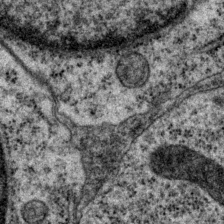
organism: P. pacificus
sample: Pharynx
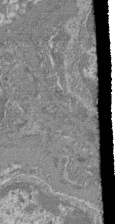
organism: Mouse
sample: Glomerulus
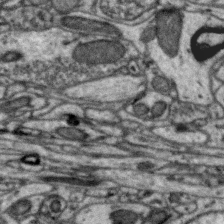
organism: Zebra finch
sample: Brain
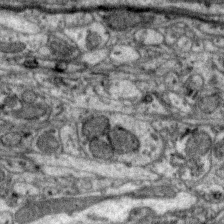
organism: Zebra finch
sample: Brain
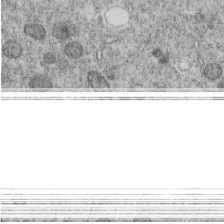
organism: C. elegans
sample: C. elegans embryo early stage
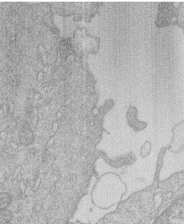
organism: Human
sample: Macrophage cells
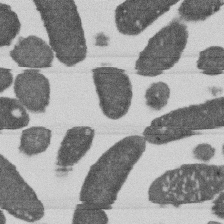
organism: E. coli
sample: Bacterial nucleoid
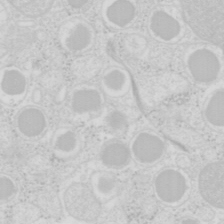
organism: Mouse
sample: Pancreas
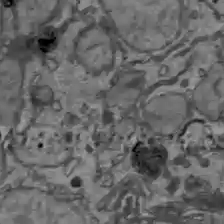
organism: C57BL Mouse
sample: Liver
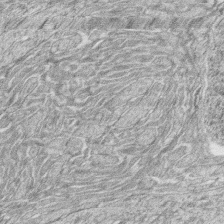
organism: Zebrafish
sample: synaptic ribbons in rod cells and cone cells
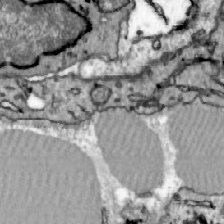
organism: Zebrafish
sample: Actinotrichia fibers
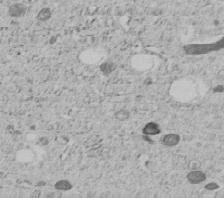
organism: C. elegans
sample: C. elegans embryo early stage
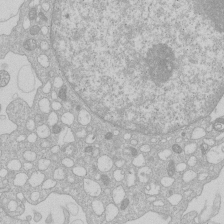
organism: Human
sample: Macrophage cells
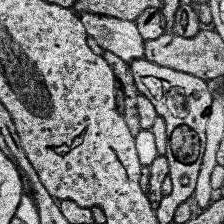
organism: Human
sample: Temporal Lobe
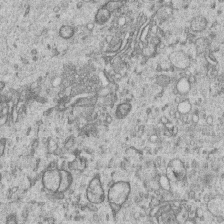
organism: Human
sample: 1205lu cells
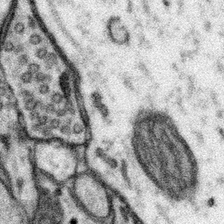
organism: Mouse
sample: Somatosensory cortex neuropil
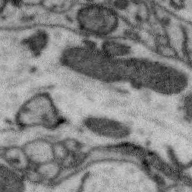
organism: Zebra finch
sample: Brain
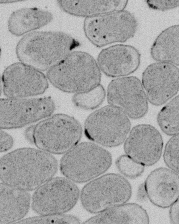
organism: E. coli
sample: Bacterial nucleoid
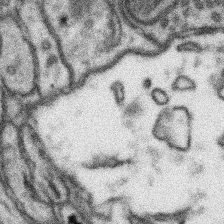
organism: Mouse
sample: Somatosensory cortex neuropil
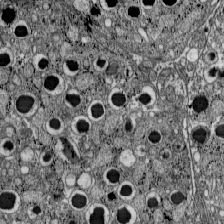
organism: C57BL Mouse
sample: Pancreatic islet
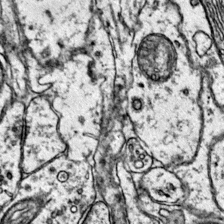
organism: Mouse
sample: Primary visual cortex
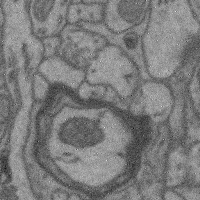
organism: Mouse
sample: Cerebral cortex
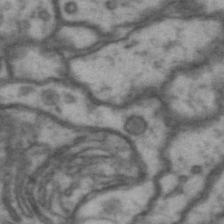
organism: Drosophila
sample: Brain
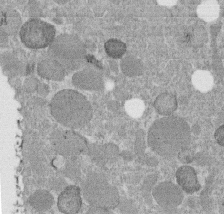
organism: C. elegans
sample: C. elegans embryo early stage
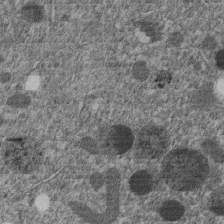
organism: C. elegans
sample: C. elegans embryo early stage
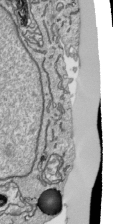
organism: Human
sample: Mitochondria in HCT116 cells
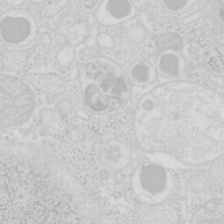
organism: Mouse
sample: Pancreas
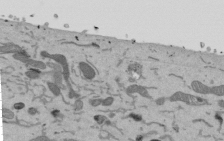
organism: Mouse
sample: ED-1 cell nuclei; centrioles
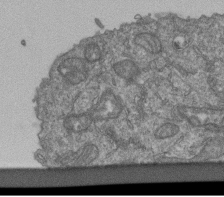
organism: Human
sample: Retinal organoid Rod and Cone cells
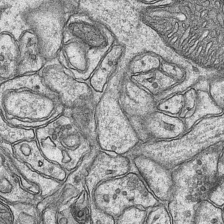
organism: Mouse
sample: CA1 Hippocampus
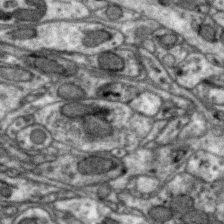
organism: Zebra finch
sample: Brain
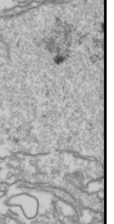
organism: Drosophila
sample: Cell division; meiosis; drosophila spermatocytes
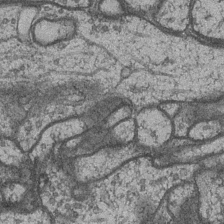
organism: Drosophila
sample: Optic medulla
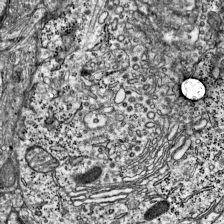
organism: Mouse
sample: Visual Cortex
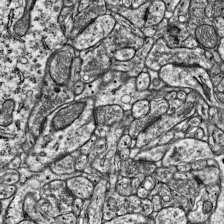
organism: Mouse
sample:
++++++
Line for line, restate the data above and omit every picture.

organism: P. pacificus
sample: Pharynx
organism: Mouse
sample: Glomerulus
organism: Zebra finch
sample: Brain
organism: Zebra finch
sample: Brain
organism: C. elegans
sample: C. elegans embryo early stage
organism: Human
sample: Macrophage cells
organism: E. coli
sample: Bacterial nucleoid
organism: Mouse
sample: Pancreas
organism: C57BL Mouse
sample: Liver
organism: Zebrafish
sample: synaptic ribbons in rod cells and cone cells
organism: Zebrafish
sample: Actinotrichia fibers
organism: C. elegans
sample: C. elegans embryo early stage
organism: Human
sample: Macrophage cells
organism: Human
sample: Temporal Lobe
organism: Human
sample: 1205lu cells
organism: Mouse
sample: Somatosensory cortex neuropil
organism: Zebra finch
sample: Brain
organism: E. coli
sample: Bacterial nucleoid
organism: Mouse
sample: Somatosensory cortex neuropil
organism: C57BL Mouse
sample: Pancreatic islet
organism: Mouse
sample: Primary visual cortex
organism: Mouse
sample: Cerebral cortex
organism: Drosophila
sample: Brain
organism: C. elegans
sample: C. elegans embryo early stage
organism: C. elegans
sample: C. elegans embryo early stage
organism: Human
sample: Mitochondria in HCT116 cells
organism: Mouse
sample: Pancreas
organism: Mouse
sample: ED-1 cell nuclei; centrioles
organism: Human
sample: Retinal organoid Rod and Cone cells
organism: Mouse
sample: CA1 Hippocampus
organism: Zebra finch
sample: Brain
organism: Drosophila
sample: Cell division; meiosis; drosophila spermatocytes
organism: Drosophila
sample: Optic medulla
organism: Mouse
sample: Visual Cortex
organism: Mouse
sample:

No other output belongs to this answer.